Worldbuilding: What to do with Your Child During the Summer

by Eric Weiss

There’s nothing bigger than a child’s imagination. That can be a problem if you have to keep that imagination occupied while you figure out what to do with your child during the summer. 

Thankfully, the creative activity of worldbuilding is a great way to keep your kid engaged with worlds that are as limitless as their imagination!

Keep reading to learn how you can worldbuild with your kids, along with some recommendations for follow-up exercises you can use to support their creative education!

What is worldbuilding?

Worldbuilding is exactly what it sounds like. It’s the process of making a fictional world, filled with lost cities, legendary heroes, magic animals, and whatever else you may care to put there (you can learn more in our Worldbuilding 101 blog, or in the FAQ at the bottom of our worldbuilding prompts collection). Worldbuilding is a crucial part of storytelling and role play, and kids do it every day whenever they make up a silly game on the playground. 

In other words, worldbuilding is something your kids already love doing. All you need to do is encourage them to follow their creative instincts – and that’s where a resource like Deck of Worlds can help!

How to start worldbuilding with your child

Worldbuilding is captivating because it’s a source of endless discovery. Your apartment, your backyard, and even your neighborhood will all start to feel familiar after a while. In a fictional world, there’s always something new, something that no one has seen because it hasn’t yet been invented.

That's also why worldbuilding is a good answer to the question of what to do with your child during the summer. You can start by drawing inspiration from the world around you, or you can use a worldbuilding tool or game.

Deck of Worlds is designed to add structure to that process. You draw one card at a time to create a setting. Each new card unlocks new pathways and new points of interest that can be used to expand the world, and your kid will need to follow those paths if they want to know what’s waiting at the end of the trail. See how it works in the demo below!

 

 

You can guide your kid's exploration with a few open-ended questions. Whenever your they draw a card, ask them how the new prompt connects to the world they’ve already created. They’ll start making the ties on their own, while you get to witness the wonder in their eyes as a vast realm unfolds before them!

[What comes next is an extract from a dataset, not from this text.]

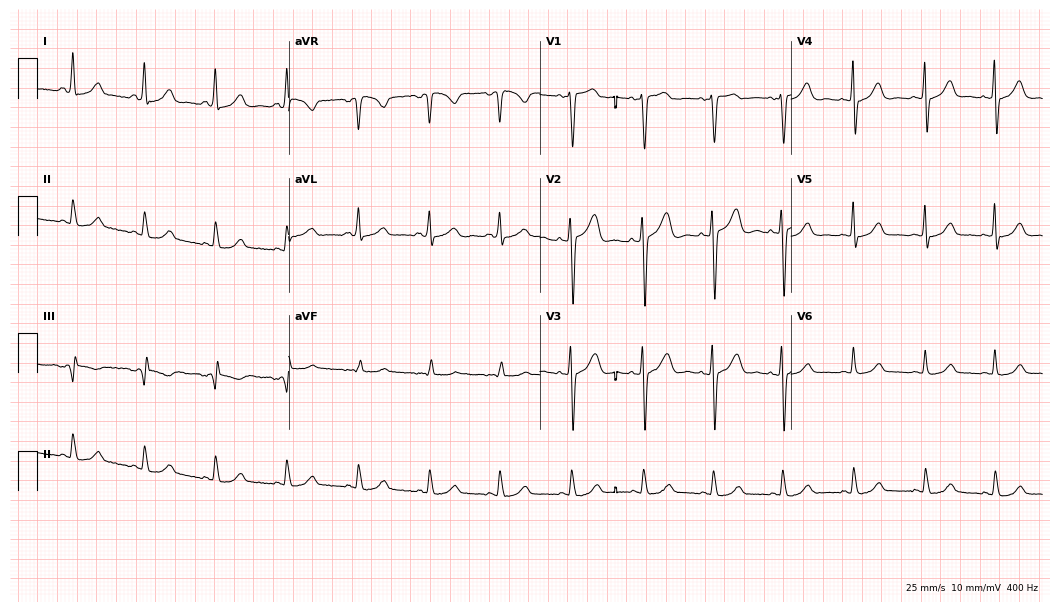
Electrocardiogram (10.2-second recording at 400 Hz), a female, 44 years old. Of the six screened findings (first-degree AV block, right bundle branch block (RBBB), left bundle branch block (LBBB), sinus bradycardia, atrial fibrillation (AF), sinus tachycardia), none is recorded.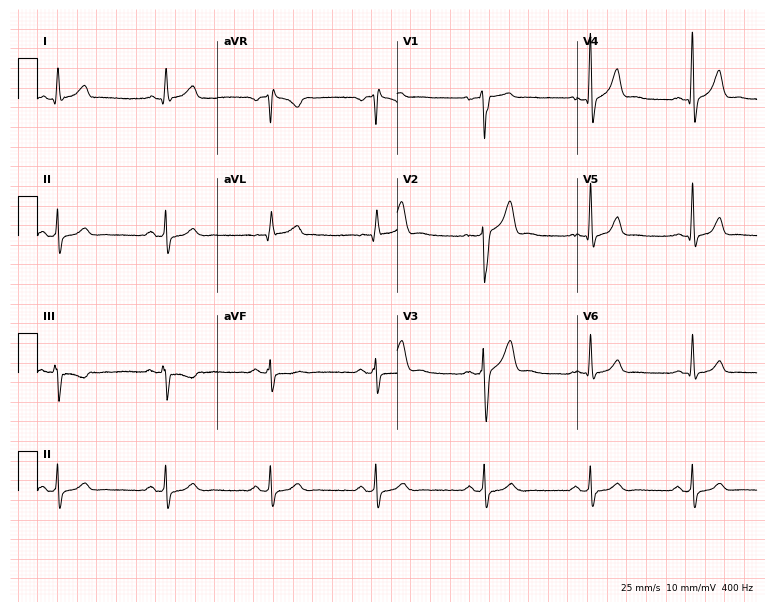
12-lead ECG from a 24-year-old male patient. No first-degree AV block, right bundle branch block, left bundle branch block, sinus bradycardia, atrial fibrillation or sinus tachycardia recorded for this tracing. Findings outside these six are not listed.

Author Seth Ring did just that with his own 9-year-old daughter, and captured the entire process in a post on our blog:

"As the cards continued to land, a theme began to appear, and I could see her making the connections between the different landmarks: a town founded by a secret society, farms inhabited by refugees, a dangerous abandoned mine that was home to an outlaw, and a windswept lake where a now extinct animal once lived."

A Deck of Worlds Prompt on a homemade worldbuilding worksheet.

Make sure you read Seth's full guest blog for more tips on worldbuilding with your kid!

Expand on that idea

Once you’ve finished worldbuilding, there are all kinds of fun activities you can do with the setting you’ve created—all good candidates for what to do with your child during the summer. For example, you could use the world as the backdrop for a story, a game, or a basic writing exercise. Encourage your kid to write a letter from a person in their world, or simply ask them to jot down their favorite part of it with a little more detail. What does the setting look like? What do people eat? What kind of animals live there?

If your kid is more artistically inclined, you could instead encourage them to draw a map of their world, or paint a picture of one of the features in it. Ask them to show you what the world looks like, and then let their imagination bring those possibilities to life.

If you're looking for a structured activity, we have an expansion for Deck of Worlds that prompts creations from your child's world. See it in action in the demo below!

 

 

Just give your child the motivation to keep exploring, and then see where inspiration takes them once you open the door!

Make learning fun!

No matter how you choose to do it, worldbuilding is a fun way to help your kid explore their creativity as you figure out what to do with your child during the summer. It’s also a great way to pass the summer months and make the world seem even bigger than it already is. 

There are lots of places waiting to be discovered, and different styles of worldbuilding to experiment with. Try worldbuilding with your kids to start exploring them together!